Что касается двуязычных словарей, то в них толкования и вовсе отсутствуют, а предлагаются переводные эквиваленты, о типах которых мы говорили ранее. Соответственно, из таких переводных эквивалентов можно вынести четыре типа представлений об исходном понятии: абсолютно ясное, относительно ясное, слабое и никакое. Проблема лишь в том, что обратившийся к словарю соискатель не отдает себе отчета в том, какое именно из четырех представлений он получил, и не устает удивляться, когда переводы, дающиеся в словаре, редко «один к одному» подходят для перевода искомого слова в контексте. Таким образом, двуязычный словарь, являющийся проекцией понятийного мира одного языка на понятийный мир другого, может в нашем случае быть источником достаточно большой погрешности – не в том смысле, что мы собираемся, осознавая их непригодность для нашего исследования, пользоваться их данными, а в том смысле, что наше языковое сознание сформировалось на основе таких словарей и неизбежно проецирует мир неродного языка на мир родного языка, имеет свою инерцию, «энергию заблуждения» и непременно приведет к погрешности, которая может быть уменьшена в существенной степени лишь прилежанием и добросовестностью.
Третий фактор, непременно приводящий к погрешности в лексико-семантических контрастивных исследованиях – это всегда неабсолютное владение иностранным языком. Если перед нами не билингва, этот фактор будет всегда сказываться в той мере, в какой велико несовершенство знаний. Подобное несовершенство характеризует любого представителя другой культуры и мотивировано всем тем набором специфических отличий, о которых мы говорили в этой главе и которые сказываются в первую очередь в области абстрактной лексики. Подобное несовершенство знаний иностранного языка в полной мере свойственно также и автору настоящего исследования.

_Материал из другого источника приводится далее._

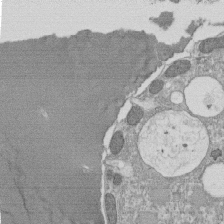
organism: Tetrahymena
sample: Cilia in tetrahymena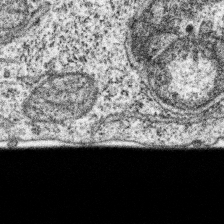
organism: Human
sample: HeLa cells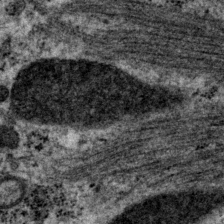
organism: P. pacificus
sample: Pharynx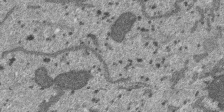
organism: Human
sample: Lung epithelial cells infected with SARS-CoV-2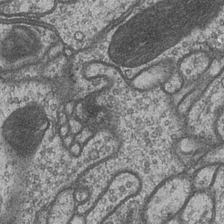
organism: Drosophila
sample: Optic medulla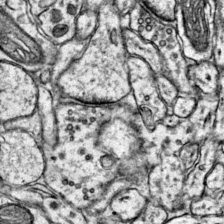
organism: Mouse
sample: Primary visual cortex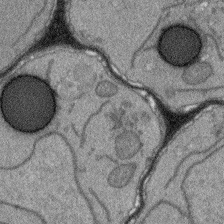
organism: Arabidopsis thaliana
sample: Root tip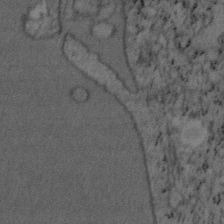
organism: Human
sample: HeLa cells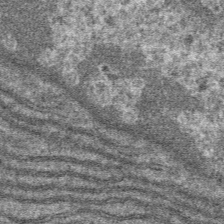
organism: Mouse
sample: Mouse hepatocytes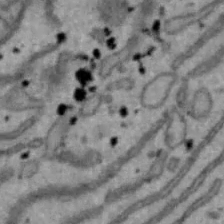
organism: Mouse
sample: Liver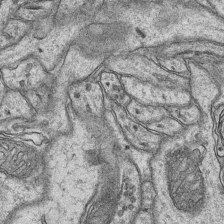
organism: Mouse
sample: CA1 Hippocampus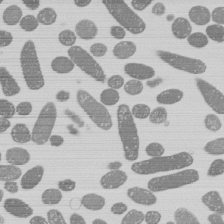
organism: E. coli
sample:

Важный и, видимо, последний фактор, приводящий к погрешности, двояк и связан со спецификой работы с информантами. С одной стороны, представляется крайне трудным объективно оценить их ответы, которые зачастую спонтанны, внутренне противоречивы, никак не сопряжены с идеей ответственности и поэтому ни к чему информанта не обязывают. Сошлемся также на сказанное ранее: значение абстрактного существительного осознается весьма нечетко, а коннотация, часто отражающая национально-специфический образ понятия, вообще существует в подсознательной форме. С другой стороны, для выявления особенностей исследуемых понятий часто приходится давать для перевода русские фразы (когда информант имеет представление о русском языке) и объяснять особенности соответствующих русских понятий. Понять специфику русских понятий часто бывает необходимо, для того чтобы представить более широкий набор переводных эквивалентов, что в свою очередь является задачей, которая может быть поставлена только перед подготовленным информантом.
Подводя итог сказанному, признаемся в том, что мы готовы к обнаружению погрешности в нашем исследовании, более того, с сожалением осознаем ее неизбежность и будем рады всяким критическим замечаниям, которые смогут помочь улучшить его в каком-либо аспекте.
Вот какие выводы мы можем сделать из вышесказанного.
В этой главе, посвященной описанию теоретических предпосылок исследования, были сформулированы следующие его исходные положения:
1. Абстрактная лексика, описывающая идеальный, созданный человеком мир, – особый класс слов со специфическими отличиями в референтивной сфере.
2. Особенности референции абстрактных существительных, создающие проблемы для их осознания, приводят к появлению и укоренению такой метафорической сочетаемости этих слов, которая приводит к процессу их вторичной конкретизации, выражающейся в появлении у абстрактных понятий вещественных коннотаций, уравнивающих в сознании человека абстрактное и конкретное и делающих понятийную среду более однородной и удобной для интуитивного понимания.
3. Вещественные коннотации, выявляющиеся из общеязыковых метафор путем реконструкции, существуют независимо от воли говорящего, то есть являются фактами языка, но не речи, и, следовательно, существуют объективно, мотивируются объективно, задают законы употребления и ассоциирования. Нарушения этих законов приводят к коннотативным ошибкам.